Dataset excerpts:
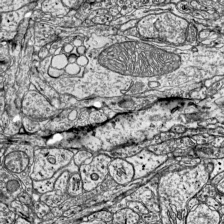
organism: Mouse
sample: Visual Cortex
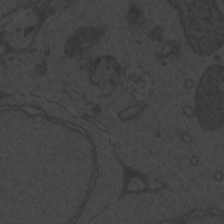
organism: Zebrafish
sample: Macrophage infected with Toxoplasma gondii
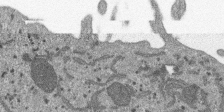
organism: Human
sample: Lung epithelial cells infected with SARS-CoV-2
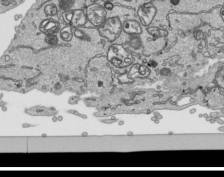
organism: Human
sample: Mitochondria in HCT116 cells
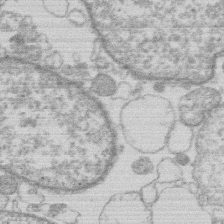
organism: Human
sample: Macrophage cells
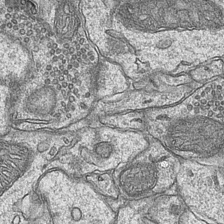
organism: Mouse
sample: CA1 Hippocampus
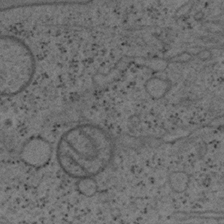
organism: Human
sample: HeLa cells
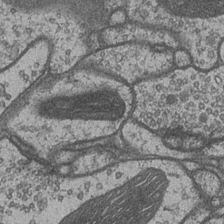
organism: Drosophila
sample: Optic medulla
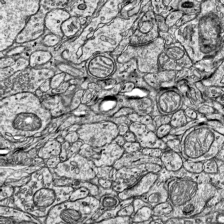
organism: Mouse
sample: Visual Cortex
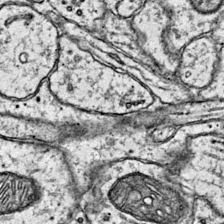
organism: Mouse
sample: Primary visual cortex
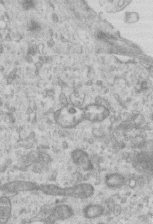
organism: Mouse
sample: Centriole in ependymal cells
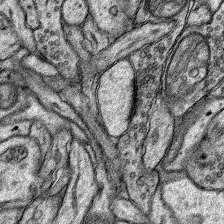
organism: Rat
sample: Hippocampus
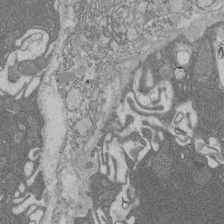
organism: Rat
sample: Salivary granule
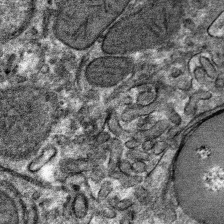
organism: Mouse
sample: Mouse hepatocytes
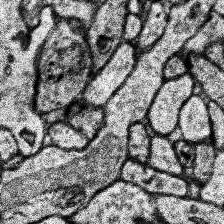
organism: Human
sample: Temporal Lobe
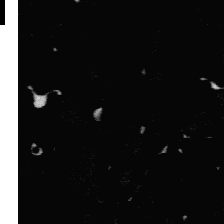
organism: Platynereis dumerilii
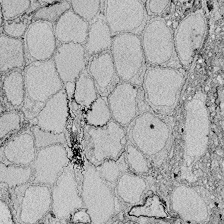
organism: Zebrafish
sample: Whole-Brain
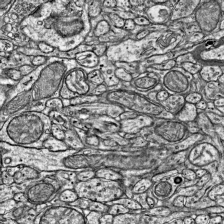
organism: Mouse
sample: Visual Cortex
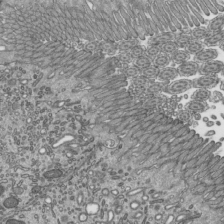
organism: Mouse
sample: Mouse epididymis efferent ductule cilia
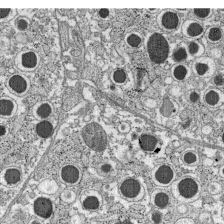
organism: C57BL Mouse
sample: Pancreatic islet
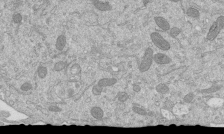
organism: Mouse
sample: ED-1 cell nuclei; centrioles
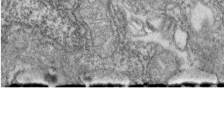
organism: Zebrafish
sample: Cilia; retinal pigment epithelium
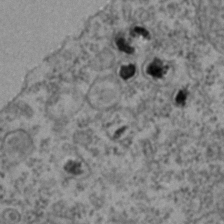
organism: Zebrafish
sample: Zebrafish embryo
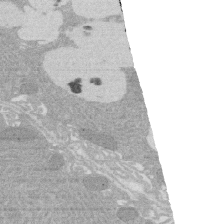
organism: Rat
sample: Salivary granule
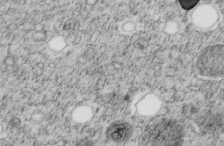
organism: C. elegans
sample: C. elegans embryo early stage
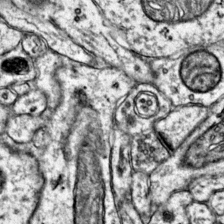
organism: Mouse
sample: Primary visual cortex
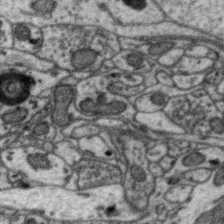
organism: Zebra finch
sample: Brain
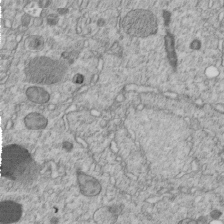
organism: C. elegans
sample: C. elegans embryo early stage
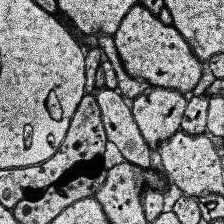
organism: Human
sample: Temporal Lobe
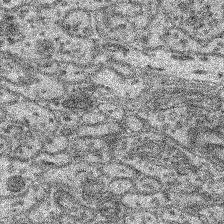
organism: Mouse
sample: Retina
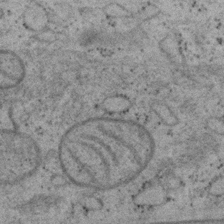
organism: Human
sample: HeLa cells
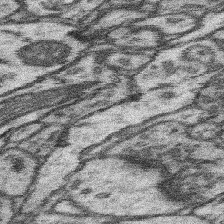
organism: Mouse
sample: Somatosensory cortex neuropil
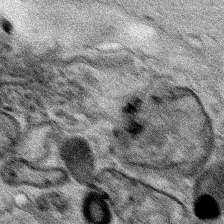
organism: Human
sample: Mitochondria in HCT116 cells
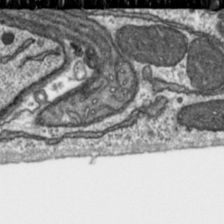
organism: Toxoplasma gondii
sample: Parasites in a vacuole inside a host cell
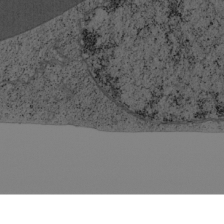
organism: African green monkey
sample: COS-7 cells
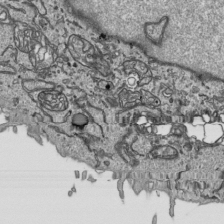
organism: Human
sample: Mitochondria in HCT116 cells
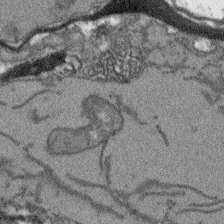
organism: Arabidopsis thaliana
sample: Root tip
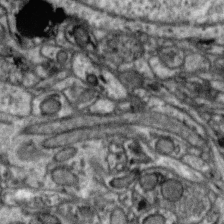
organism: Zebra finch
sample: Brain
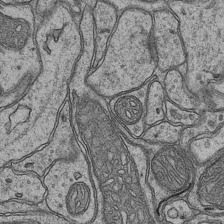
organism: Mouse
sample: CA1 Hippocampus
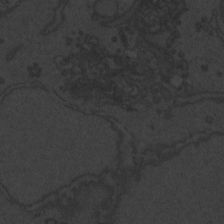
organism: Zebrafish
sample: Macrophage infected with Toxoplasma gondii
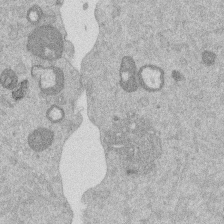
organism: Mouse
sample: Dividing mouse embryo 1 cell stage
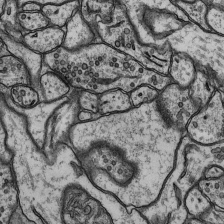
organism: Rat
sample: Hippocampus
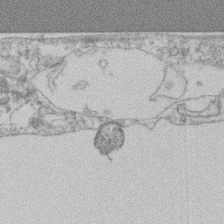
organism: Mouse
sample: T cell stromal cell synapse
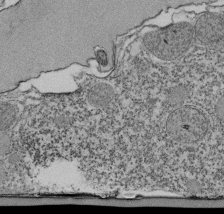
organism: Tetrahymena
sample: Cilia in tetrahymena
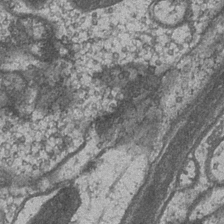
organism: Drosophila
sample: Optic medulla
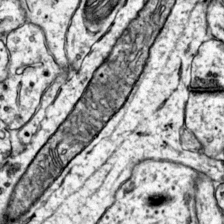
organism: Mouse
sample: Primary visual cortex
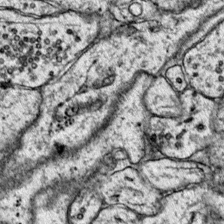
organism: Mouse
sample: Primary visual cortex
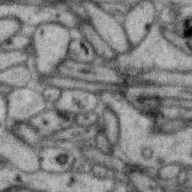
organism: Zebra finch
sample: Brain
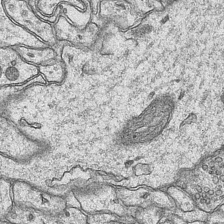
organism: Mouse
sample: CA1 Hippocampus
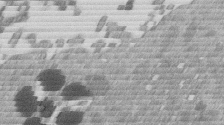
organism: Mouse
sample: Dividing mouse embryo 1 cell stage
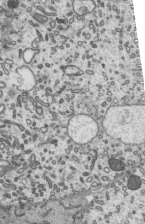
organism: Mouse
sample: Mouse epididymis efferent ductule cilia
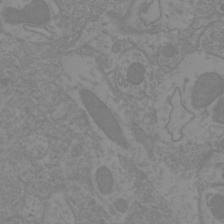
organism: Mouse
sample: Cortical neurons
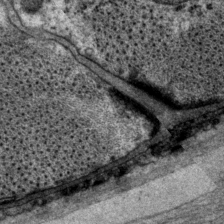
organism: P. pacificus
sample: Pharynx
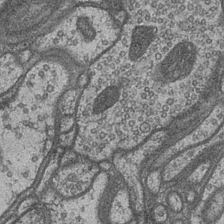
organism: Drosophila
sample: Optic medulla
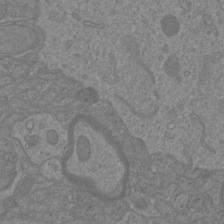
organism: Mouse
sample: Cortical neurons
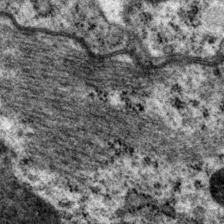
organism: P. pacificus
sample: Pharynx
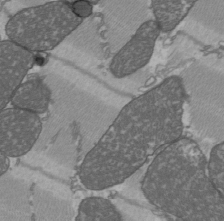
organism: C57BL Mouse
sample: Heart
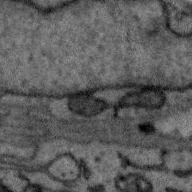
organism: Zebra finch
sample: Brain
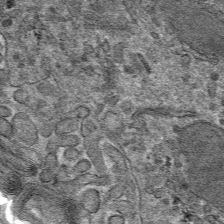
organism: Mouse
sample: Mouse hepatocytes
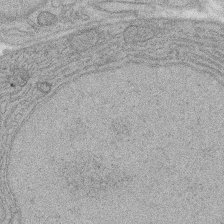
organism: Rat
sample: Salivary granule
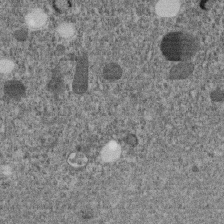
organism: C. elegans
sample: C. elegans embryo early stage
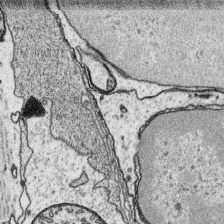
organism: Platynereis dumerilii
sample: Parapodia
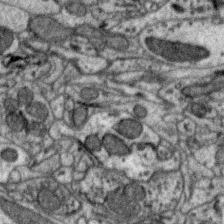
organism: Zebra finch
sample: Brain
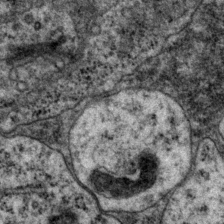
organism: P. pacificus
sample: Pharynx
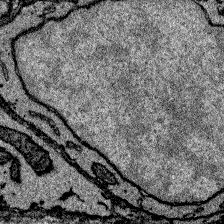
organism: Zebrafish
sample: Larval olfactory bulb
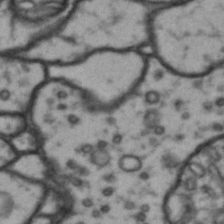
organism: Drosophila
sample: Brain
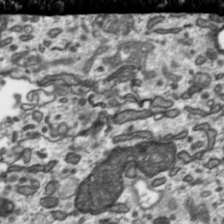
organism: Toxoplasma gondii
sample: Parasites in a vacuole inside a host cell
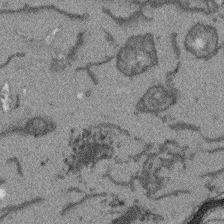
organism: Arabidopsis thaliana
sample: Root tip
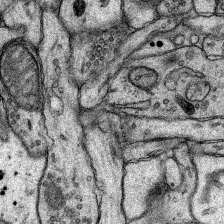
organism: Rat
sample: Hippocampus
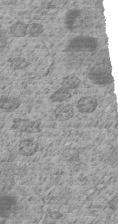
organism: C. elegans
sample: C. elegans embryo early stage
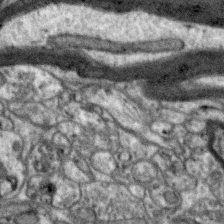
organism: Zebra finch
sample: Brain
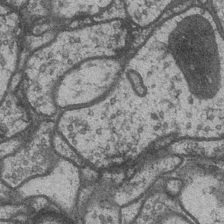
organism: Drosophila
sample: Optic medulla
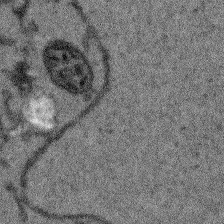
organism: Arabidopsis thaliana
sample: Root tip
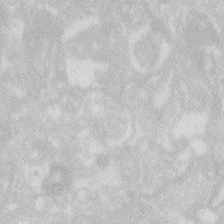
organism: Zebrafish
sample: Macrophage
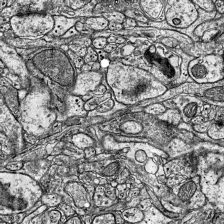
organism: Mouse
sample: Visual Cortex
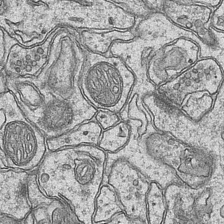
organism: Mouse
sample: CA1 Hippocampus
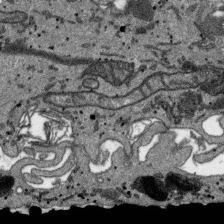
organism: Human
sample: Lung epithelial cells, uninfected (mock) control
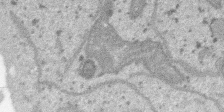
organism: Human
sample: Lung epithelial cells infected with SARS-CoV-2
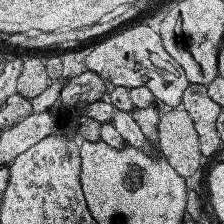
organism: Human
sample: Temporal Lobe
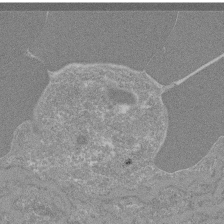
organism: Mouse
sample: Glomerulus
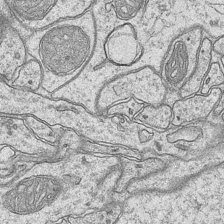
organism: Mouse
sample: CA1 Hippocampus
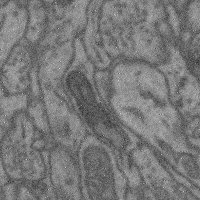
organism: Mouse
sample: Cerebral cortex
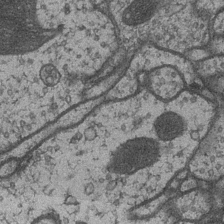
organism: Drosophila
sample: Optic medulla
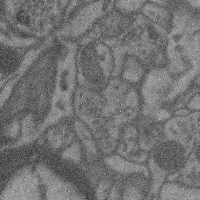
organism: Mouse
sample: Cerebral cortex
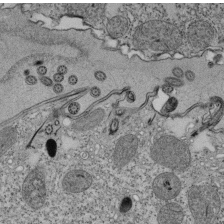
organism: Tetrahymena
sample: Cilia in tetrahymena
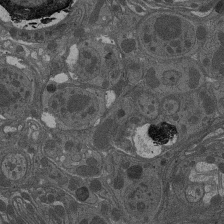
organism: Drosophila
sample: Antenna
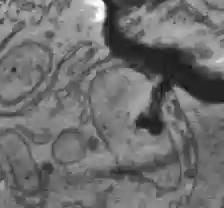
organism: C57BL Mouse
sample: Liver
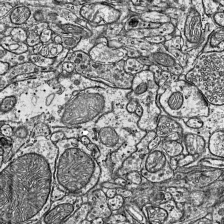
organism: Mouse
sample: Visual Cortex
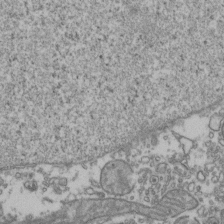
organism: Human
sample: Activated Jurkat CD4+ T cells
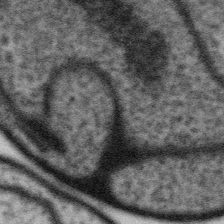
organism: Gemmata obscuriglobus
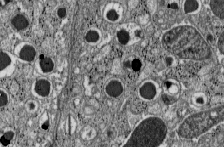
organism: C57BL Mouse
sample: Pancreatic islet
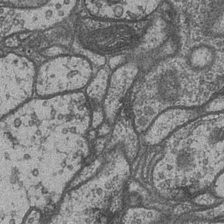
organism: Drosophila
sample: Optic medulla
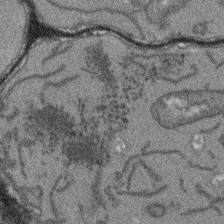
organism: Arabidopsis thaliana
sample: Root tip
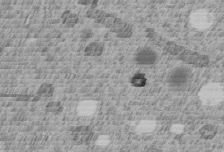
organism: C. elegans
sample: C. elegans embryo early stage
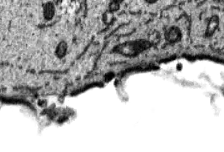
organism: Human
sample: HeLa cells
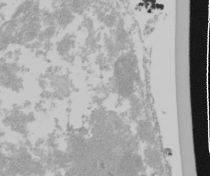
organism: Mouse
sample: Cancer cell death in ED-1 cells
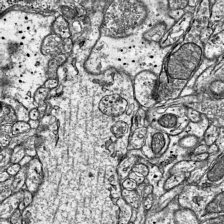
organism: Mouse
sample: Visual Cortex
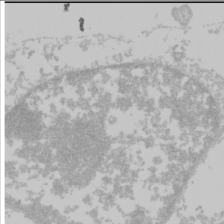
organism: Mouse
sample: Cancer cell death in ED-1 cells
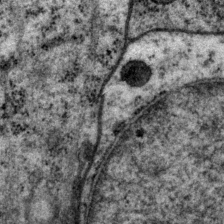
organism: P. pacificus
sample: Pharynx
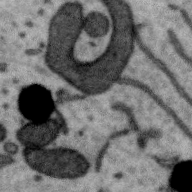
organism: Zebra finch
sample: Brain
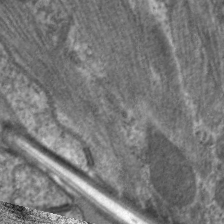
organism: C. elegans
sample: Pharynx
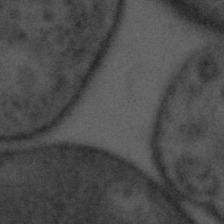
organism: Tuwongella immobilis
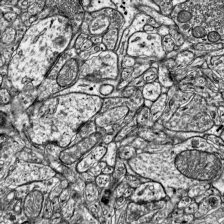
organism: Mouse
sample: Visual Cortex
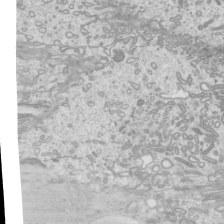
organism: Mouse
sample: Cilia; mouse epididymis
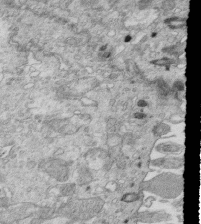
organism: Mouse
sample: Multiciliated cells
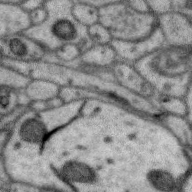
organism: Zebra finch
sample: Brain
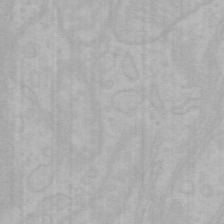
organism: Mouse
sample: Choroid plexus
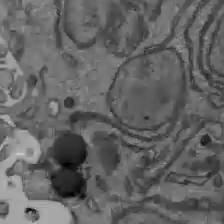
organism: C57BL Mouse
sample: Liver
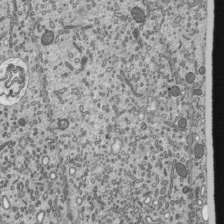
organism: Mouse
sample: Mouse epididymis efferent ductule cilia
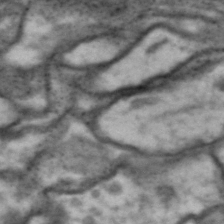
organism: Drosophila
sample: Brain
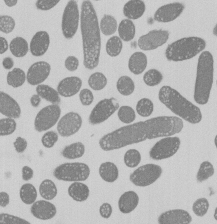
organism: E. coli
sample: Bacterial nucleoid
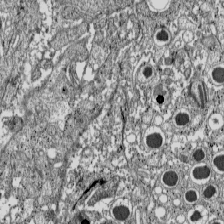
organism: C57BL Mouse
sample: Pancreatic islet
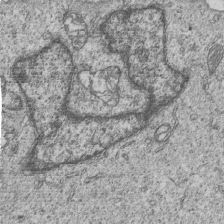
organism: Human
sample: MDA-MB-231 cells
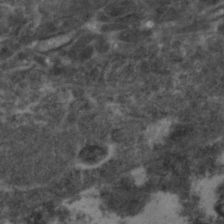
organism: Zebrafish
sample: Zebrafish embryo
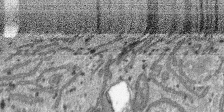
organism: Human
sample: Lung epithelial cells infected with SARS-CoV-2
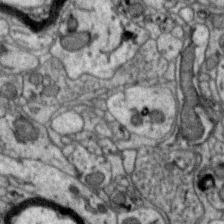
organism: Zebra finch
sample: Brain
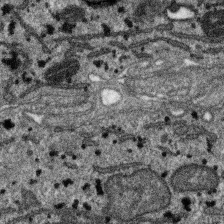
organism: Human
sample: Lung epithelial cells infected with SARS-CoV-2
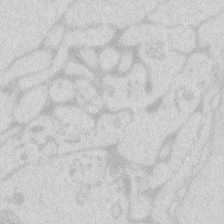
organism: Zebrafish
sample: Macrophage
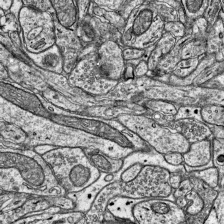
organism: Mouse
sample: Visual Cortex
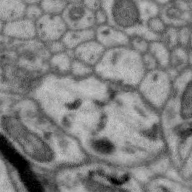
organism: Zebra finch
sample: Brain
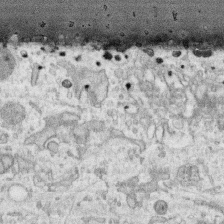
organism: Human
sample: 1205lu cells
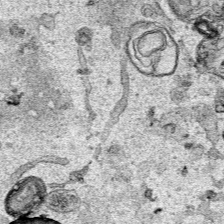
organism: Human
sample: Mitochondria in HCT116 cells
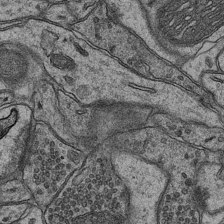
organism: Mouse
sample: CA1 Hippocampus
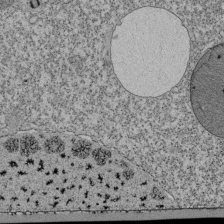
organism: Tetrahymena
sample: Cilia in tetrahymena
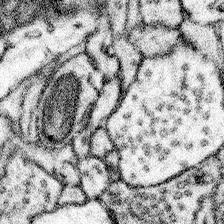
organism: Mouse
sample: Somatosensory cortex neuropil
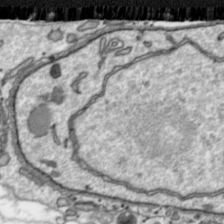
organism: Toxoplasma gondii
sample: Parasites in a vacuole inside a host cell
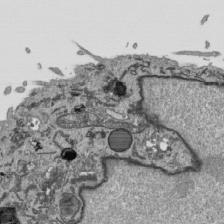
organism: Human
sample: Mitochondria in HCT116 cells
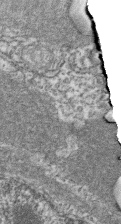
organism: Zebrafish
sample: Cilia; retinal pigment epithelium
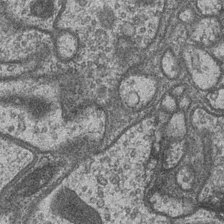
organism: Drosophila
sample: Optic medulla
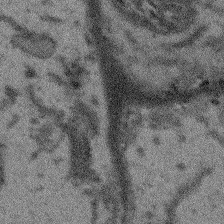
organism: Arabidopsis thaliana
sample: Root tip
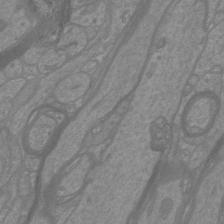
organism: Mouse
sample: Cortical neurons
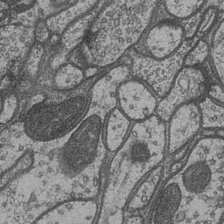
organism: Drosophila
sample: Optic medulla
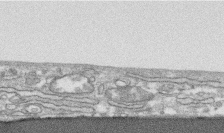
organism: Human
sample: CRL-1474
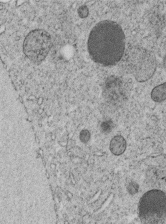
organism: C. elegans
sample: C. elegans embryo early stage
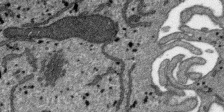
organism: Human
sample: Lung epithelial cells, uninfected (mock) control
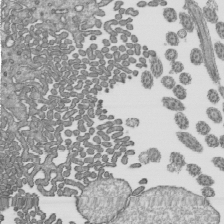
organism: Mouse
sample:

What the exercise asks: Output the span from the line with "sample: Cilia; mouse epididymis" through the last line of the data, inclusive and exact, and omit every picture.

Solution for this exercise:
sample: Cilia; mouse epididymis
organism: Mouse
sample: Multiciliated cells
organism: Zebra finch
sample: Brain
organism: Mouse
sample: Choroid plexus
organism: C57BL Mouse
sample: Liver
organism: Mouse
sample: Mouse epididymis efferent ductule cilia
organism: Drosophila
sample: Brain
organism: E. coli
sample: Bacterial nucleoid
organism: C57BL Mouse
sample: Pancreatic islet
organism: Human
sample: MDA-MB-231 cells
organism: Zebrafish
sample: Zebrafish embryo
organism: Human
sample: Lung epithelial cells infected with SARS-CoV-2
organism: Zebra finch
sample: Brain
organism: Human
sample: Lung epithelial cells infected with SARS-CoV-2
organism: Zebrafish
sample: Macrophage
organism: Mouse
sample: Visual Cortex
organism: Zebra finch
sample: Brain
organism: Human
sample: 1205lu cells
organism: Human
sample: Mitochondria in HCT116 cells
organism: Mouse
sample: CA1 Hippocampus
organism: Tetrahymena
sample: Cilia in tetrahymena
organism: Mouse
sample: Somatosensory cortex neuropil
organism: Toxoplasma gondii
sample: Parasites in a vacuole inside a host cell
organism: Human
sample: Mitochondria in HCT116 cells
organism: Zebrafish
sample: Cilia; retinal pigment epithelium
organism: Drosophila
sample: Optic medulla
organism: Arabidopsis thaliana
sample: Root tip
organism: Mouse
sample: Cortical neurons
organism: Drosophila
sample: Optic medulla
organism: Human
sample: CRL-1474
organism: C. elegans
sample: C. elegans embryo early stage
organism: Human
sample: Lung epithelial cells, uninfected (mock) control
organism: Mouse
sample:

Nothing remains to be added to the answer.